The Happiest Man

Well , when the moon and stars were new
The richest king of all took up
A rose, and shook a drop of dew
Into a rather precious cup
Worth—shall I say a world or two?

“Take this,” that richest king began
To tell his prettiest page, “my boy,
And find the owner as you can.
Follow the wind. I wish you joy.”
The inscription read: “The Happiest Man.”

The prettiest page went here and there.
His silken suits did fade with rain,
Sea-mist uncurled his lovely hair;
He questioned torrid stars in vain;—
The Cup grew heavier in his care.

At last a dim, weird hut he found;
The ice flashed sharp on every thorn;
The lost leaves made a withering sound;
Grim shadows crouched in rocks forlorn;
No blossom breathed for miles around.

Through one low window one low light
Showed two poor graves a step apart:
One prisoned safely, out of sight,
A boy who broke his mother's heart;
One sheltered her from snow and night.

A man not old, but gray and thin,
Half starved, half frozen, dying slow,
In whose deep eyes the tears had been
Too often—and too long ago—
Moaned him a welcome from within.

“This world that, somehow, seems to be
A wretched place, holds none, I know,
So wretched on the whole as he:
Therefore I'll leave my Cup and go;”
So thought the prettiest page, you see.

The stranger sighed: “Why leave it here?
Go take it to the Happiest Man.”
“Oh, you are he. I'll make it clear,”
The prettiest page replied: “I can.
For you are—the most wretched, sir.

“Hunger and cold and loneliness,
And something more, are in your looks,
Some sorrow words could not confess.
These things (as I have read in books),
Make people happy, sir, I guess.”

“They have not made me happy.
Am made of dust and not of ink.
Youth, love, and gold enough to buy
Him bread, the man must have, I think,
Whose wine shall flush your Cup. Good-by.”

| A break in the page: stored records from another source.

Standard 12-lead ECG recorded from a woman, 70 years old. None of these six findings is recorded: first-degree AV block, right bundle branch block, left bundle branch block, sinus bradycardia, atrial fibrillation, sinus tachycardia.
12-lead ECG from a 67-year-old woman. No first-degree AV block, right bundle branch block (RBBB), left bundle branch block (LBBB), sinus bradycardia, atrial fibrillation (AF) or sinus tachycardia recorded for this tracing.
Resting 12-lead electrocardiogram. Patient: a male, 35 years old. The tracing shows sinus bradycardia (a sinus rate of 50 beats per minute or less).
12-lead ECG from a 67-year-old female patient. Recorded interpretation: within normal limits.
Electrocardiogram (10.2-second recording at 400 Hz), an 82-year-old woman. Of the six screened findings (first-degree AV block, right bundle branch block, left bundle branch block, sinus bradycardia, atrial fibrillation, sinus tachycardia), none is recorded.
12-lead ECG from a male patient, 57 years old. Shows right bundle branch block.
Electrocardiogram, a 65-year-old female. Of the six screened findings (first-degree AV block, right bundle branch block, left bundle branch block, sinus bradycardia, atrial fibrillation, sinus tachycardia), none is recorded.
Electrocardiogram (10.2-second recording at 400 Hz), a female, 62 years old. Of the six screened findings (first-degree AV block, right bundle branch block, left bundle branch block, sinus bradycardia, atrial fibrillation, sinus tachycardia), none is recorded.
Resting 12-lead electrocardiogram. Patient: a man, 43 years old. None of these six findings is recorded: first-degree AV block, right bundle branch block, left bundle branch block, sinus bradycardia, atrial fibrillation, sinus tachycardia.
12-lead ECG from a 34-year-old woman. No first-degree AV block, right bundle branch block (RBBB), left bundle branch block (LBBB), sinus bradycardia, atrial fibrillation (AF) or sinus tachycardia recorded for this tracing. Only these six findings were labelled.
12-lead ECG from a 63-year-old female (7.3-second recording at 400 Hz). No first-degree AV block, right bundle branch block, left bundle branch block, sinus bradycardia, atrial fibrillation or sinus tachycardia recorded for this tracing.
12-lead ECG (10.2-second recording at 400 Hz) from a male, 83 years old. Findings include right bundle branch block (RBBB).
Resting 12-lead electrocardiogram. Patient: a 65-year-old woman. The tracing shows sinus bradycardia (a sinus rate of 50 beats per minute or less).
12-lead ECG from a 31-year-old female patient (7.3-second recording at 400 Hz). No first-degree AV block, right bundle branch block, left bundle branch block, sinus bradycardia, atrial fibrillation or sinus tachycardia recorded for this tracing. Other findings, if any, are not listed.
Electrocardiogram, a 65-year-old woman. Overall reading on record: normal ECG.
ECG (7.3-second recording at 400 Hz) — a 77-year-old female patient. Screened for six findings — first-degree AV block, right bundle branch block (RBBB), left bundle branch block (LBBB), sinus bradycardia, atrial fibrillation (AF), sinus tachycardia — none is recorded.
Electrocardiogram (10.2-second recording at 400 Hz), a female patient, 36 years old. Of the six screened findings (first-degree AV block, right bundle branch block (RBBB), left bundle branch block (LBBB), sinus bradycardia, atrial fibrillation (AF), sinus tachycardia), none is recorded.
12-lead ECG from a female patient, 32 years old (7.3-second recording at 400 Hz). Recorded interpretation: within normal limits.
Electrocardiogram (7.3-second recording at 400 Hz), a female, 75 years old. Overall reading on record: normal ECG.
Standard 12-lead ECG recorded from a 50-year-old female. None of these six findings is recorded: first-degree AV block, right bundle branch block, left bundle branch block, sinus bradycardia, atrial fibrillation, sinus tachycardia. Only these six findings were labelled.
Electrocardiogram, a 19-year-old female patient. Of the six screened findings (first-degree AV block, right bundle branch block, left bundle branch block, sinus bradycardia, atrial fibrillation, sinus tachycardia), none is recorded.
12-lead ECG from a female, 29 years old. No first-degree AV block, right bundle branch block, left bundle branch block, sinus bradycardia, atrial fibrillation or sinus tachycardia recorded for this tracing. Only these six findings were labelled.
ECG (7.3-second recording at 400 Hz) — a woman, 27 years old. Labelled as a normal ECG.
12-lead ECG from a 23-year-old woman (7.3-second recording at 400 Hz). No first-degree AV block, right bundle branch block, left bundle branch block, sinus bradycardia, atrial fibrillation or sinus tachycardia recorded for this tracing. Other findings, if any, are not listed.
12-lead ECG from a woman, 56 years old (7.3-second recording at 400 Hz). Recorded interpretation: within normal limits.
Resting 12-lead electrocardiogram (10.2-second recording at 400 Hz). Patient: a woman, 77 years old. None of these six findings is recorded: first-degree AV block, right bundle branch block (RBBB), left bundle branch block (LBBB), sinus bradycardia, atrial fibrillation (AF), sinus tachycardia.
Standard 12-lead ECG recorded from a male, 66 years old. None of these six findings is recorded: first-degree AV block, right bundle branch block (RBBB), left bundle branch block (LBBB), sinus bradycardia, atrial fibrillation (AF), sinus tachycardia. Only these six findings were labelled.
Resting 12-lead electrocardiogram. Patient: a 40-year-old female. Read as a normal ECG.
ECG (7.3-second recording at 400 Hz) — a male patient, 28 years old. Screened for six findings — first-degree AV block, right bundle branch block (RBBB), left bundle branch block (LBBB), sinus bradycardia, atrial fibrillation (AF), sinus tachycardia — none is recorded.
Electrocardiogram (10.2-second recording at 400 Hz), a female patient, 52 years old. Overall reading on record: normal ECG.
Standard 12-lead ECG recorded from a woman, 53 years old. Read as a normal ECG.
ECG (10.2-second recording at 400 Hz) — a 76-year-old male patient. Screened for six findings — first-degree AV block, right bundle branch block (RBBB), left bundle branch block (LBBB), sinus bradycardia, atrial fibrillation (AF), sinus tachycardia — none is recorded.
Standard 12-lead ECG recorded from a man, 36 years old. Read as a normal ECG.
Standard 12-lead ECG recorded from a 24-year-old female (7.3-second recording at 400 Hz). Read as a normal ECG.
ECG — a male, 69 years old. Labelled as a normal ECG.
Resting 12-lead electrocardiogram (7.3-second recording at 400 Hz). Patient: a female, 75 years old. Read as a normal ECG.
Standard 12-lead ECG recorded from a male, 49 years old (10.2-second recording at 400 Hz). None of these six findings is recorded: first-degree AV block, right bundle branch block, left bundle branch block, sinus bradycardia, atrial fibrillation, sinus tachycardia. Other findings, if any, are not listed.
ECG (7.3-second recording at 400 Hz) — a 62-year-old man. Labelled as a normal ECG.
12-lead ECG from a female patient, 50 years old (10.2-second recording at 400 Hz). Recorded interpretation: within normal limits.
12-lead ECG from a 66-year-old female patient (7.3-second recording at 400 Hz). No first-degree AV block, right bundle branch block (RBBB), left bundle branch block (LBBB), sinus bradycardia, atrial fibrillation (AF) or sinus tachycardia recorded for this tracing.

Back to the richest king, I say,
The prettiest page went sad with doubt.
It was the royal wedding day:
Soldiers and priests came glittering out.
He stood and watched the fountains play.

He dreamed awake, while many a band
With bridal marches charmed the air:
And still the Cup was in his hand.
The young, sweet queen, who saw it there,
Wondered thereat, I understand.

The prettiest page here hung his head—
“Alack, what was my travel worth?
I've had—a wild-goose chase,” he said;
“There is no Happiest Man on earth.
I rather think he must be dead.”

“‘To the Happiest Man,’” so read the queen,
Then blushed and blushed like anything;
(She was a bride, that's all I mean.)
“Pray take it to my lord, the king;
He'll drink from it to-day, I ween.”

The prettiest page stared with surprise—
“Madam, my lord, the king, you know,
Has golden hair and splendid eyes,
And vales of bloom and cliffs of snow,
And nightingales and butterflies.

“He, if our gray-beard seers speak true,
Was born beneath the kindliest star
In all the heavens. (I guess they knew.)
Leisure and pleasure, peace and war,
He has, and, Madam, he has—you.

“Therefore he's wretched (for these things
Make people happy), on my word.
No one has headache like these kings,
Or heartaches like these queens, I've heard.”
. . . . There, listen how that blue-bird sings!

Why did he shake the drop of dew
Out of the rose? Oh, you may guess;
I never read his “Reasons” through,
For this quaint action, I confess.
Who had the Cup? Well—guess that, too.